I decided to start this thread, mainly to seek advice, but also in order to verify my expectation - whether I was reacting overly or being a pushover. Also, I knew the school would care about their reputation so I chose to discuss this openly in public and keep updating the situation until it's solved and see the reaction of the public towards justice.

I've also talked to a few people working in a day school as well as a boarding school. They all agreed I should be concerned and our situation should not be taken lightly. I am going to talk to some more professionals (family friends) as well as the parents of other schools. Collecting lots of opinions and advice so I know exactly what I am dealing with.

OP posts:
ziggiestardust · 19/05/2019 10:31

If it was his choice to board; then presumably you could support him if he came home and no longer weekly boarded due to the situation?

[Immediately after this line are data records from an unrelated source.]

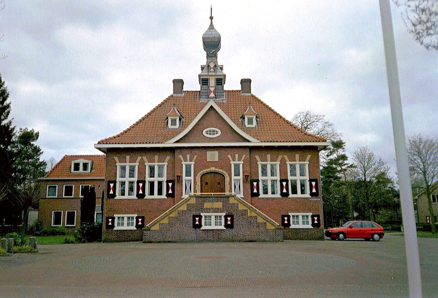 Raadhuis, Raadhuisplein 1, Maarn. Foto genomen op 11 april 2004 en geupload door maker.
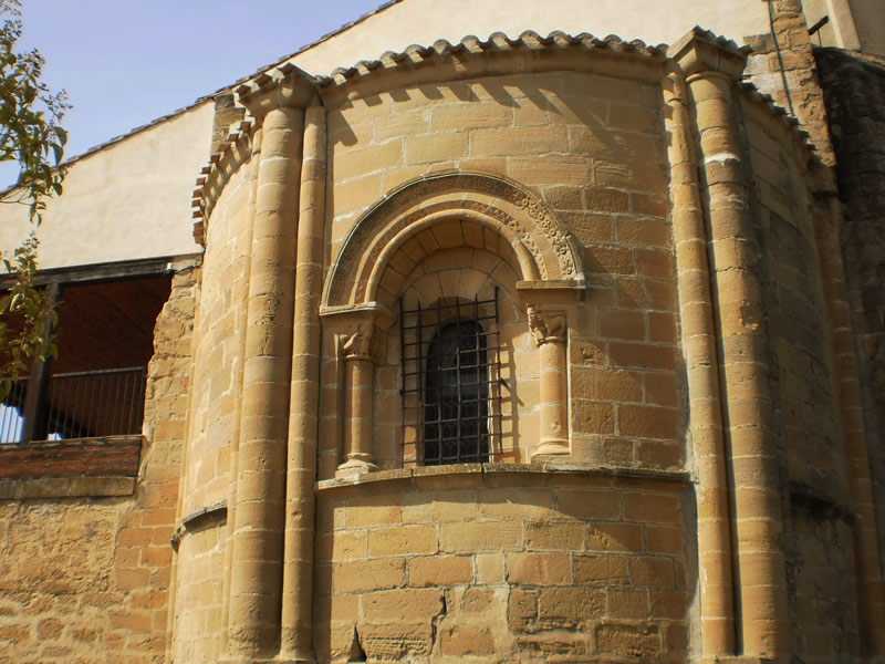 Abside románico burebano de la Ermita de Junquera (La Rioja)
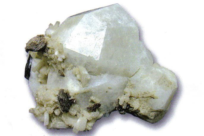 Fotografía del mineral Analcima, de fórmula química Na(AlSi2O6)·H2O.
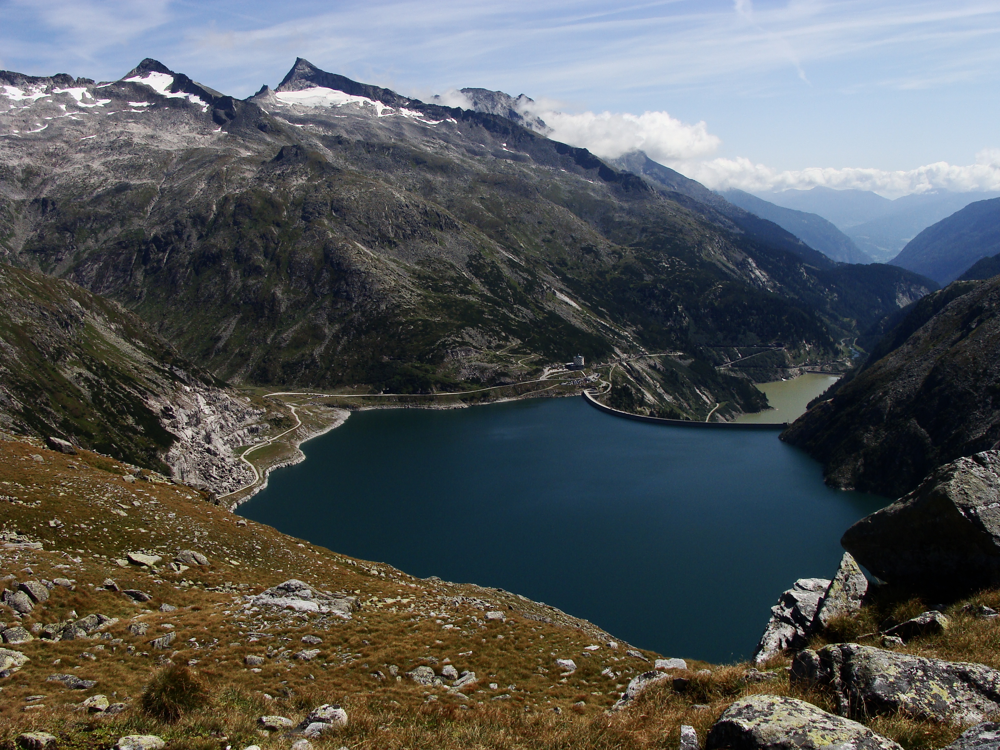 Hafner mit Kölnbreinspeicher
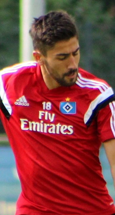 Kerem Demirbay beim HSV-Training am 14. August 2014.
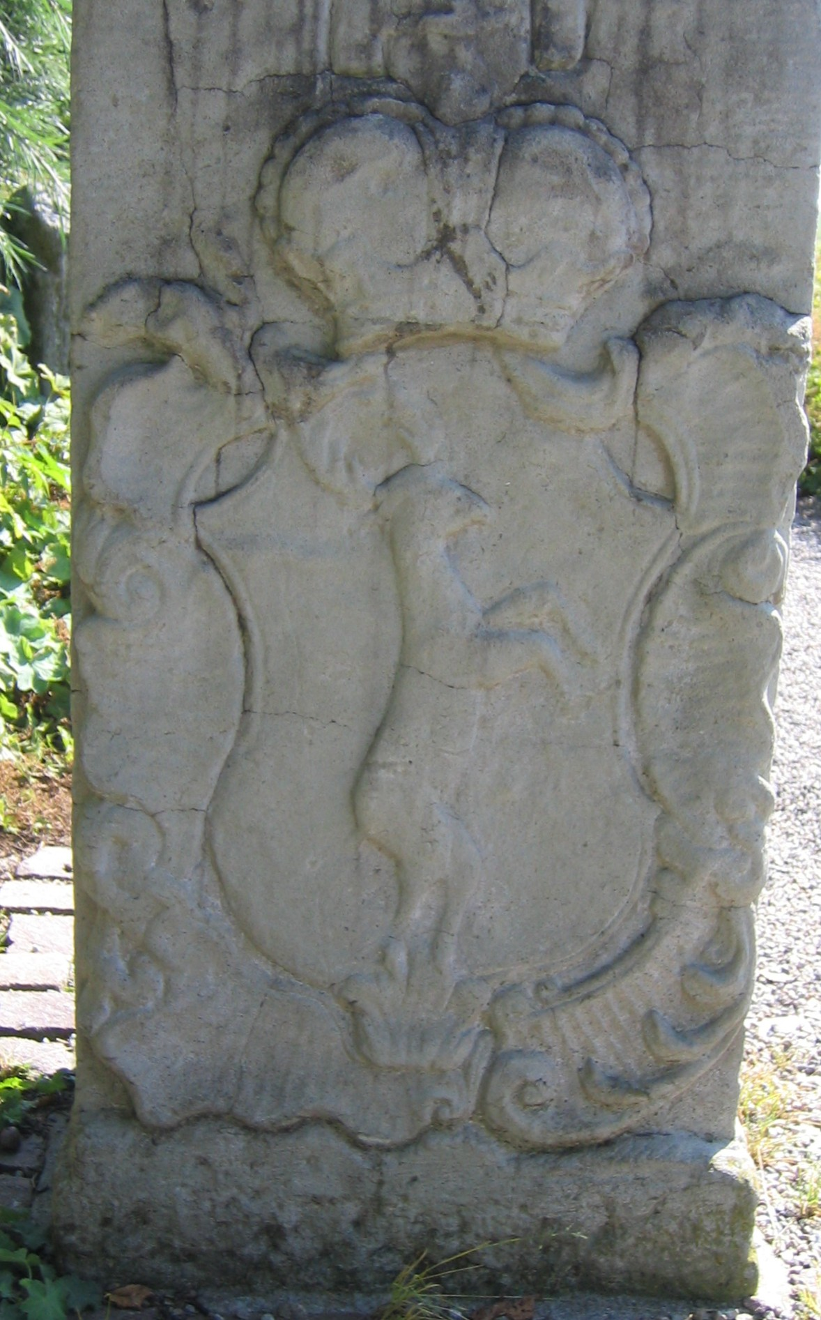 Grenzstein zwischen Josef Wenzel zu Fürstenberg Fürstenhaus Fürstenberg und Fürstabt Martin Gerbert (Kloster St. Blasien) aus dem Jahr 1767
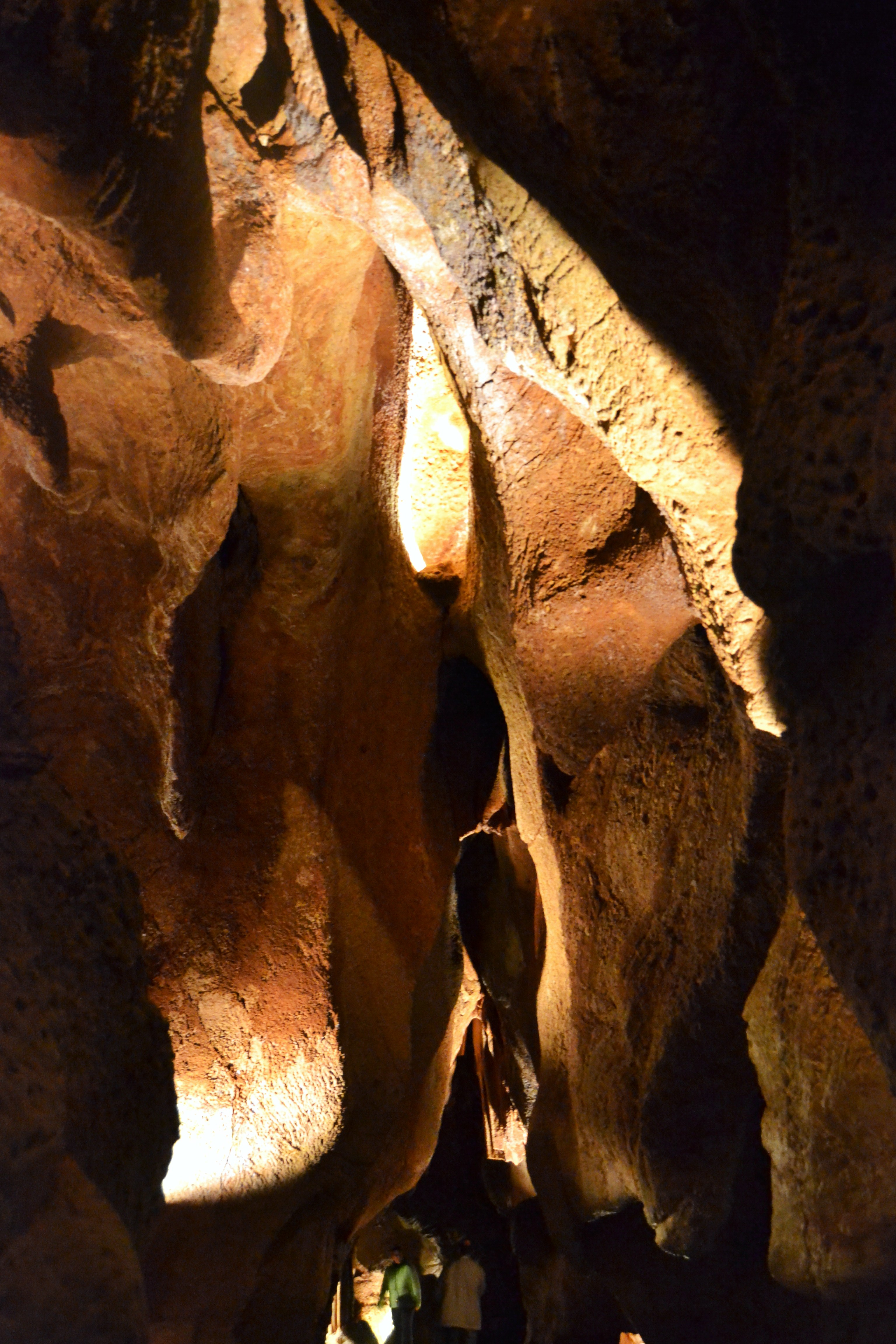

I’ve read your posts and couldn’t glean that you had a lifestyle that couldn’t support him as a day student? If that’s the case; remove him from boarding whilst all this is going on. He’s spending Mon-Fri (literally) with a tormentor. He’s got no safe space from it. That’s not backing down or letting the bully ‘win’, you are protecting your child because the school apparently are refusing to. Although I’m not sure all the amazing facilities would keep me a customer somewhere that was so slow to protect my child.

happygardening · 19/05/2019 10:31

As someone who sees children with significant MH concerns on a daily basis, worked in a boarding school and used to see adults with MH concerns I can assure anyone unbiased enough to listen that there are many many happy well adjusted children in boarding schools who love their parents and who are also very much cared about and for by extremely dedicated house staff and who go onto to be happy well adjusted adults (with excellent life skills) and very sadly many depressed and dysfunctional children in day schools. Most of the latter in either boarding or day school have a dysfunctional family life the main problems obsessively controlling over ambitious parents, substance alcohol abuse, poverty messy divorce death of a parent sibling etc or significant illness of a parent sibling etc. Happy well adjusted children who have good relationships with their parents are likely to remain happy well adjusted children when they go to boarding school and go onto be well adjusted normal adults.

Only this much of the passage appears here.